16Senhor, pela tua misericórdia, digna-te afastar a tua cólera e o teu furor da tua montanha santa, Jerusalém, pois é por causa dos nossos crimes e dos pecados de nossos pais que Jerusalém e o teu povo estão expostos aos insultos de todos os que nos cercam.

17Escuta, pois, ó nosso Deus, a súplica insistente do teu servo. Pelo teu amor, Senhor, faz brilhar a tua face sobre o teu santuário devastado.

18Ó meu Deus, presta atenção e ouve-nos; abre os olhos para ver as nossas ruínas e a cidade que tem um nome que vem de ti. Não é por causa dos nossos actos de justiça que depomos a teus pés as nossas súplicas, mas em nome da tua grande misericórdia.

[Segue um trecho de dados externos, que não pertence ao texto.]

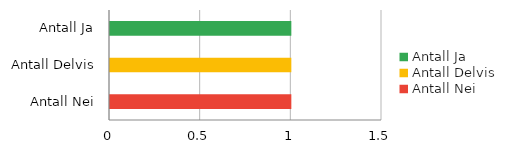
| Category | Series 0 |
|---|---|
| Antall Ja | 1 |
| Antall Delvis | 1 |
| Antall Nei | 1 |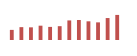
| Category | Importações (2) |
|---|---|
| 0 | 63256.661 |
| 1 | 80362.628 |
| 2 | 79098.748 |
| 3 | 89493.365 |
| 4 | 81914.569 |
| 5 | 86371.3 |
| 6 | 122399.001 |
| 7 | 125153.991 |
| 8 | 116754.909 |
| 9 | 110190.536 |
| 10 | 137205.926 |
| 11 | 156718.632 |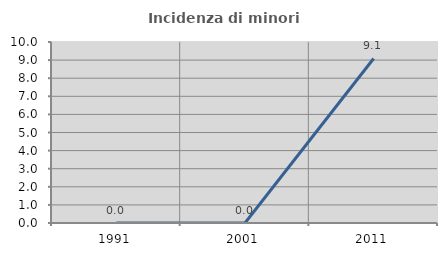
| Category | Incidenza di minori stranieri |
|---|---|
| 1991.0 | 0 |
| 2001.0 | 0 |
| 2011.0 | 9.091 |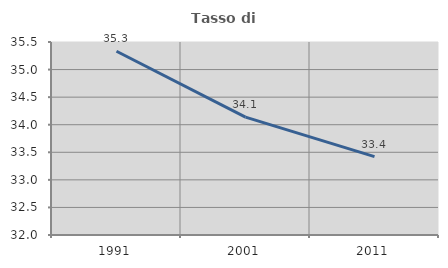
| Category | Tasso di occupazione   |
|---|---|
| 1991.0 | 35.333 |
| 2001.0 | 34.138 |
| 2011.0 | 33.422 |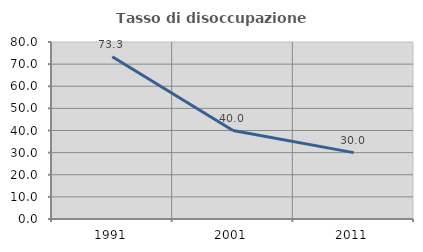
| Category | Tasso di disoccupazione giovanile  |
|---|---|
| 1991.0 | 73.333 |
| 2001.0 | 40 |
| 2011.0 | 30 |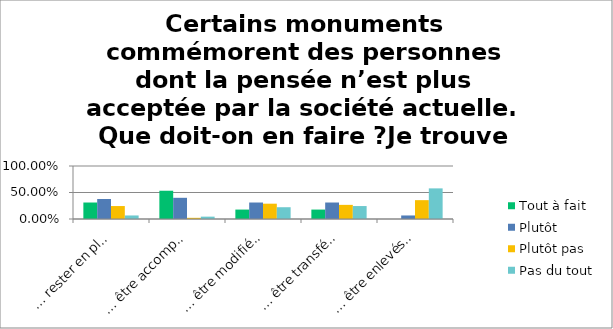
| Category | Tout à fait | Plutôt | Plutôt pas | Pas du tout |
|---|---|---|---|---|
| … rester en place dans leur forme actuelle, à titre de témoins de leur époque. | 0.311 | 0.378 | 0.244 | 0.067 |
| … être accompagnés d’une pancarte qui explique la problématique. | 0.533 | 0.4 | 0.022 | 0.044 |
| … être modifiés de façon à mettre clairement en lumière la problématique (par exemple à l’aide d’un contre-monument). | 0.178 | 0.311 | 0.289 | 0.222 |
| … être transférés au musée et expliqués. | 0.178 | 0.311 | 0.267 | 0.244 |
| … être enlevés et ne plus être publiquement accessibles. | 0 | 0.067 | 0.356 | 0.578 |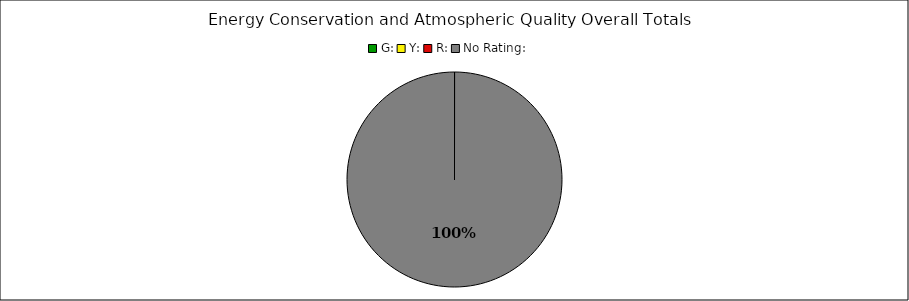
| Category | Series 0 |
|---|---|
| G: | 0 |
| Y: | 0 |
| R: | 0 |
| No Rating: | 8 |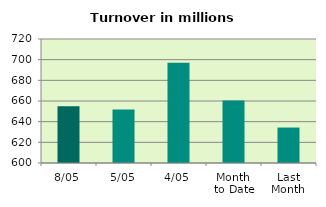
| Category | Series 0 |
|---|---|
| 8/05 | 654.845 |
| 5/05 | 651.89 |
| 4/05 | 697.137 |
| Month 
to Date | 660.577 |
| Last
Month | 634.312 |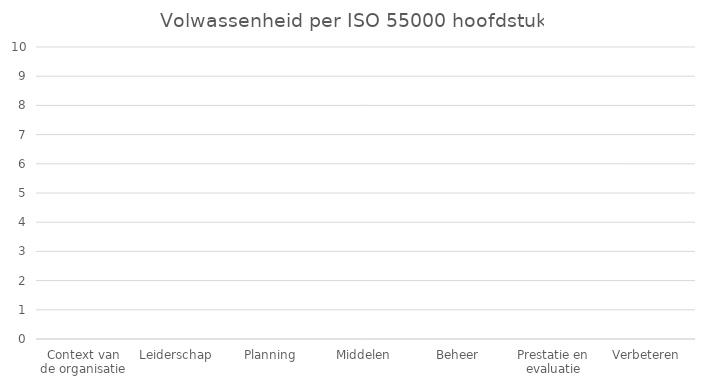
| Category | Series 1 |
|---|---|
| Context van de organisatie | 0 |
| Leiderschap | 0 |
| Planning | 0 |
| Middelen | 0 |
| Beheer | 0 |
| Prestatie en evaluatie | 0 |
| Verbeteren | 0 |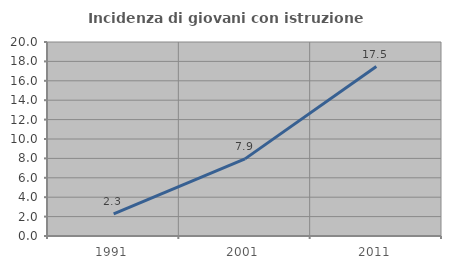
| Category | Incidenza di giovani con istruzione universitaria |
|---|---|
| 1991.0 | 2.29 |
| 2001.0 | 7.95 |
| 2011.0 | 17.473 |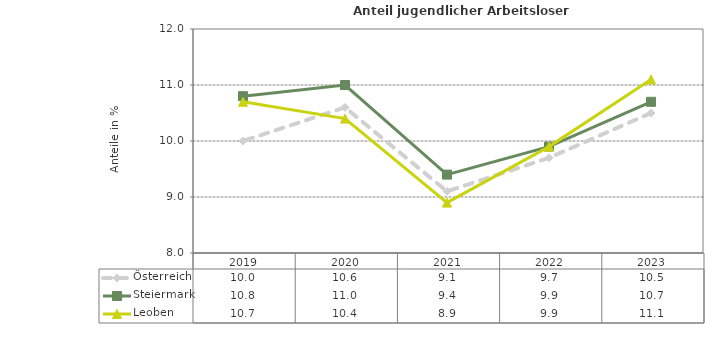
| Category | Österreich | Steiermark | Leoben |
|---|---|---|---|
| 2023.0 | 10.5 | 10.7 | 11.1 |
| 2022.0 | 9.7 | 9.9 | 9.9 |
| 2021.0 | 9.1 | 9.4 | 8.9 |
| 2020.0 | 10.6 | 11 | 10.4 |
| 2019.0 | 10 | 10.8 | 10.7 |

19Senhor, ouve! Senhor, perdoa! Senhor, presta atenção! Actua! Pelo teu bom nome, ó meu Deus, não tardes, porque foi o teu nome que foi dado à tua cidade e ao teu povo.»

20Falava eu ainda, a pedir, a confessar o meu pecado e o do meu povo Israel, a depor aos pés do Senhor, meu Deus, a minha súplica em favor da sua montanha santa;

21não tinha terminado esta oração, quando se aproximou de mim, em voo rápido, Gabriel, o ser que tinha presenciado anteriormente em visão; era a hora da oblação da tarde.

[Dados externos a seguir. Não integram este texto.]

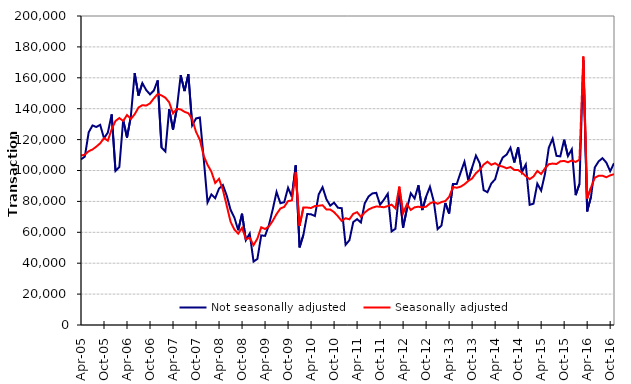
| Category | Not seasonally adjusted | Seasonally adjusted |
|---|---|---|
| 2005-04-01 | 107190 | 109680 |
| 2005-05-01 | 109010 | 110270 |
| 2005-06-01 | 124660 | 112460 |
| 2005-07-01 | 129170 | 113610 |
| 2005-08-01 | 128150 | 115470 |
| 2005-09-01 | 129560 | 117590 |
| 2005-10-01 | 120860 | 120990 |
| 2005-11-01 | 124540 | 119270 |
| 2005-12-01 | 136300 | 126640 |
| 2006-01-01 | 99740 | 132100 |
| 2006-02-01 | 102230 | 133940 |
| 2006-03-01 | 132710 | 132080 |
| 2006-04-01 | 121270 | 135880 |
| 2006-05-01 | 135030 | 133370 |
| 2006-06-01 | 162970 | 136400 |
| 2006-07-01 | 148490 | 140770 |
| 2006-08-01 | 156560 | 142280 |
| 2006-09-01 | 152100 | 142030 |
| 2006-10-01 | 149270 | 143440 |
| 2006-11-01 | 151770 | 146670 |
| 2006-12-01 | 158310 | 149510 |
| 2007-01-01 | 114880 | 148580 |
| 2007-02-01 | 112280 | 147120 |
| 2007-03-01 | 139780 | 144110 |
| 2007-04-01 | 126450 | 136980 |
| 2007-05-01 | 140110 | 139920 |
| 2007-06-01 | 161680 | 139530 |
| 2007-07-01 | 151390 | 137980 |
| 2007-08-01 | 162330 | 137040 |
| 2007-09-01 | 129210 | 133260 |
| 2007-10-01 | 133700 | 124980 |
| 2007-11-01 | 134320 | 119940 |
| 2007-12-01 | 107680 | 109440 |
| 2008-01-01 | 79350 | 103660 |
| 2008-02-01 | 84540 | 99300 |
| 2008-03-01 | 82050 | 91920 |
| 2008-04-01 | 88350 | 94610 |
| 2008-05-01 | 90570 | 87440 |
| 2008-06-01 | 83780 | 77280 |
| 2008-07-01 | 74560 | 66860 |
| 2008-08-01 | 69560 | 61820 |
| 2008-09-01 | 61330 | 59130 |
| 2008-10-01 | 72020 | 62890 |
| 2008-11-01 | 54910 | 55610 |
| 2008-12-01 | 59180 | 56400 |
| 2009-01-01 | 41060 | 51660 |
| 2009-02-01 | 42750 | 55930 |
| 2009-03-01 | 57990 | 63250 |
| 2009-04-01 | 57690 | 62120 |
| 2009-05-01 | 64640 | 63760 |
| 2009-06-01 | 74760 | 67390 |
| 2009-07-01 | 86090 | 71810 |
| 2009-08-01 | 78820 | 75400 |
| 2009-09-01 | 79480 | 76470 |
| 2009-10-01 | 88840 | 80170 |
| 2009-11-01 | 82910 | 80640 |
| 2009-12-01 | 103320 | 98940 |
| 2010-01-01 | 50230 | 64150 |
| 2010-02-01 | 58370 | 76080 |
| 2010-03-01 | 71830 | 76000 |
| 2010-04-01 | 71660 | 75730 |
| 2010-05-01 | 70560 | 76990 |
| 2010-06-01 | 84580 | 77200 |
| 2010-07-01 | 89190 | 77510 |
| 2010-08-01 | 81420 | 74810 |
| 2010-09-01 | 77250 | 74760 |
| 2010-10-01 | 79190 | 73040 |
| 2010-11-01 | 75890 | 70380 |
| 2010-12-01 | 75600 | 67370 |
| 2011-01-01 | 51900 | 69090 |
| 2011-02-01 | 54880 | 68410 |
| 2011-03-01 | 66600 | 71930 |
| 2011-04-01 | 68510 | 73020 |
| 2011-05-01 | 66340 | 70020 |
| 2011-06-01 | 78780 | 72820 |
| 2011-07-01 | 83180 | 74770 |
| 2011-08-01 | 85180 | 75930 |
| 2011-09-01 | 85530 | 76690 |
| 2011-10-01 | 77840 | 76550 |
| 2011-11-01 | 81110 | 76190 |
| 2011-12-01 | 84940 | 76990 |
| 2012-01-01 | 60530 | 77890 |
| 2012-02-01 | 62300 | 75410 |
| 2012-03-01 | 86720 | 89570 |
| 2012-04-01 | 63040 | 72340 |
| 2012-05-01 | 75350 | 78210 |
| 2012-06-01 | 85310 | 74470 |
| 2012-07-01 | 81880 | 76160 |
| 2012-08-01 | 90440 | 76570 |
| 2012-09-01 | 74390 | 76100 |
| 2012-10-01 | 83060 | 76590 |
| 2012-11-01 | 89450 | 78680 |
| 2012-12-01 | 80010 | 79710 |
| 2013-01-01 | 62060 | 78420 |
| 2013-02-01 | 64360 | 79600 |
| 2013-03-01 | 79000 | 80210 |
| 2013-04-01 | 72180 | 82920 |
| 2013-05-01 | 91270 | 89270 |
| 2013-06-01 | 91270 | 88840 |
| 2013-07-01 | 98710 | 89520 |
| 2013-08-01 | 105630 | 91070 |
| 2013-09-01 | 93680 | 93240 |
| 2013-10-01 | 101920 | 94840 |
| 2013-11-01 | 109670 | 98280 |
| 2013-12-01 | 104700 | 100450 |
| 2014-01-01 | 87280 | 103830 |
| 2014-02-01 | 85940 | 105670 |
| 2014-03-01 | 91570 | 103700 |
| 2014-04-01 | 94340 | 104700 |
| 2014-05-01 | 103110 | 103090 |
| 2014-06-01 | 108460 | 102510 |
| 2014-07-01 | 110280 | 101450 |
| 2014-08-01 | 114720 | 102260 |
| 2014-09-01 | 105170 | 100400 |
| 2014-10-01 | 114990 | 100290 |
| 2014-11-01 | 99010 | 98580 |
| 2014-12-01 | 103880 | 96320 |
| 2015-01-01 | 77750 | 94380 |
| 2015-02-01 | 78540 | 96080 |
| 2015-03-01 | 91490 | 99720 |
| 2015-04-01 | 86970 | 97720 |
| 2015-05-01 | 97800 | 101360 |
| 2015-06-01 | 114770 | 104080 |
| 2015-07-01 | 120610 | 104470 |
| 2015-08-01 | 109480 | 104210 |
| 2015-09-01 | 109160 | 105920 |
| 2015-10-01 | 119950 | 106200 |
| 2015-11-01 | 109370 | 105340 |
| 2015-12-01 | 113690 | 106500 |
| 2016-01-01 | 84030 | 105530 |
| 2016-02-01 | 91310 | 106980 |
| 2016-03-01 | 171370 | 173750 |
| 2016-04-01 | 73530 | 81960 |
| 2016-05-01 | 82940 | 88950 |
| 2016-06-01 | 102010 | 95350 |
| 2016-07-01 | 105940 | 96590 |
| 2016-08-01 | 107970 | 96630 |
| 2016-09-01 | 105140 | 95620 |
| 2016-10-01 | 99550 | 96850 |
| 2016-11-01 | 104670 | 97600 |

22Para me informar, deu-me as seguintes explicações: «Daniel, vim neste momento aqui, para te esclarecer.

23Logo que tinhas começado a tua oração, uma palavra foi pronunciada e eu vim dar-ta a conhecer, porque és um homem de predilecção. Presta, pois, atenção a este oráculo e procura compreender bem a visão:

24Setenta semanas foram fixadas ao teu povo e à tua cidade santa para conclusão da infidelidade, para cancelar os pecados e expiar a iniquidade, para instaurar uma justiça eterna, para selar a visão e a profecia e para ungir o Santo dos Santos.

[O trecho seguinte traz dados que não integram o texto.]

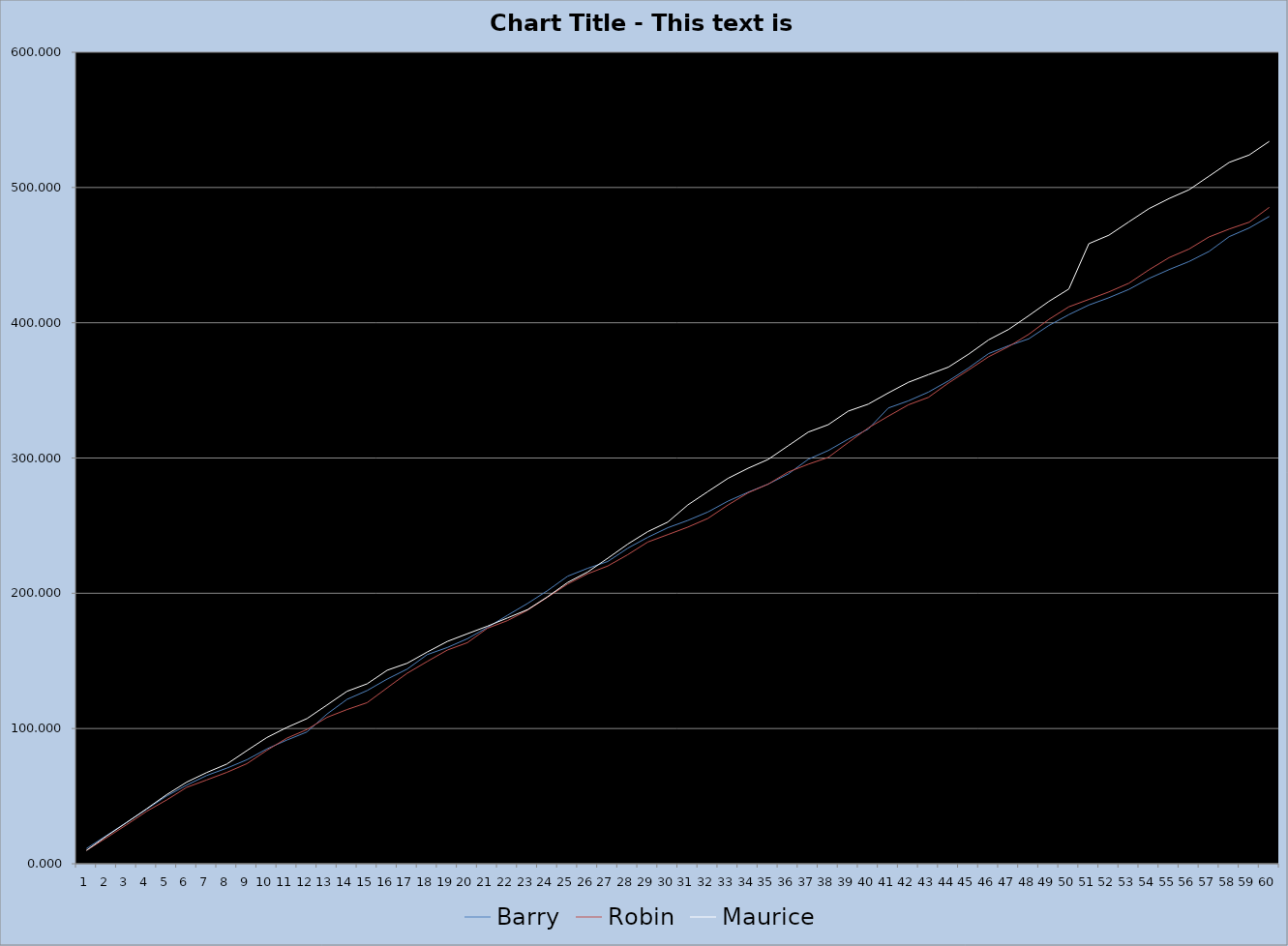
| Category | Barry | Robin | Maurice |
|---|---|---|---|
| 0 | 11.312 | 9.902 | 9.903 |
| 1 | 20.894 | 19.224 | 20.458 |
| 2 | 30.628 | 28.824 | 30.459 |
| 3 | 40.283 | 38.768 | 40.66 |
| 4 | 50.123 | 47.185 | 51.139 |
| 5 | 58.189 | 56.522 | 60.38 |
| 6 | 65.288 | 62.011 | 67.46 |
| 7 | 70.705 | 67.576 | 73.738 |
| 8 | 76.898 | 74.008 | 83.643 |
| 9 | 84.935 | 83.901 | 93.362 |
| 10 | 91.475 | 92.894 | 100.828 |
| 11 | 97.493 | 99.287 | 107.333 |
| 12 | 110.715 | 108.248 | 117.426 |
| 13 | 121.603 | 114.039 | 127.548 |
| 14 | 128.072 | 119.129 | 133.038 |
| 15 | 136.546 | 130.064 | 143.095 |
| 16 | 143.973 | 140.907 | 148.27 |
| 17 | 154.649 | 149.581 | 156.548 |
| 18 | 159.902 | 157.991 | 164.397 |
| 19 | 166.388 | 163.498 | 170.074 |
| 20 | 174.707 | 174.135 | 175.649 |
| 21 | 183.73 | 179.776 | 181.76 |
| 22 | 192.448 | 187.482 | 187.883 |
| 23 | 201.978 | 197.068 | 197.412 |
| 24 | 212.586 | 206.845 | 207.984 |
| 25 | 218.455 | 214.414 | 215.717 |
| 26 | 223.473 | 220.119 | 225.864 |
| 27 | 233.313 | 228.536 | 236.343 |
| 28 | 241.379 | 237.873 | 245.584 |
| 29 | 248.478 | 243.362 | 252.664 |
| 30 | 253.895 | 248.927 | 265.324 |
| 31 | 260.088 | 255.359 | 275.229 |
| 32 | 268.125 | 265.252 | 284.948 |
| 33 | 274.665 | 274.245 | 292.414 |
| 34 | 280.683 | 280.638 | 298.919 |
| 35 | 288.145 | 289.599 | 309.012 |
| 36 | 299.033 | 295.39 | 319.134 |
| 37 | 305.502 | 300.48 | 324.624 |
| 38 | 313.976 | 311.415 | 334.681 |
| 39 | 321.403 | 322.258 | 339.856 |
| 40 | 337.001 | 330.932 | 348.134 |
| 41 | 342.254 | 339.342 | 355.983 |
| 42 | 348.74 | 344.849 | 361.66 |
| 43 | 357.059 | 355.486 | 367.235 |
| 44 | 366.589 | 365.072 | 376.764 |
| 45 | 377.197 | 374.849 | 387.336 |
| 46 | 383.066 | 382.418 | 395.069 |
| 47 | 388.084 | 391.418 | 405.216 |
| 48 | 397.924 | 402.418 | 415.695 |
| 49 | 405.99 | 411.755 | 424.936 |
| 50 | 413.089 | 417.244 | 458.454 |
| 51 | 418.506 | 422.809 | 464.732 |
| 52 | 424.699 | 429.241 | 474.637 |
| 53 | 432.736 | 439.134 | 484.356 |
| 54 | 439.276 | 448.127 | 491.822 |
| 55 | 445.294 | 454.52 | 498.327 |
| 56 | 452.756 | 463.481 | 508.42 |
| 57 | 463.644 | 469.272 | 518.542 |
| 58 | 470.113 | 474.362 | 524.032 |
| 59 | 478.587 | 485.297 | 534.089 |

25Sabe pois e compreende isto: após a declaração do decreto sobre a restauração de Jerusalém até a um chefe ungido, haverá sete semanas. Depois, durante sessenta e duas semanas, Jerusalém reaparecerá e será reedificada a praça e o muro. Mas tudo isto será feito entre angústias e dificuldades.

26Após estas sessenta e duas semanas, um ungido será exterminado e ninguém lhe sucederá. A cidade e o santuário serão destruídos por um chefe invasor; ela acabará devastada e até ao fim haverá guerra e devastação decretada.

27Ele concluirá uma sólida aliança com um grande número, por uma semana; ao meio da semana fará cessar o sacrifício e a oblação e, sobre o pináculo do templo, estará a abominação devastadora, e isto até que a destruição decretada se estenda sobre o devastador.»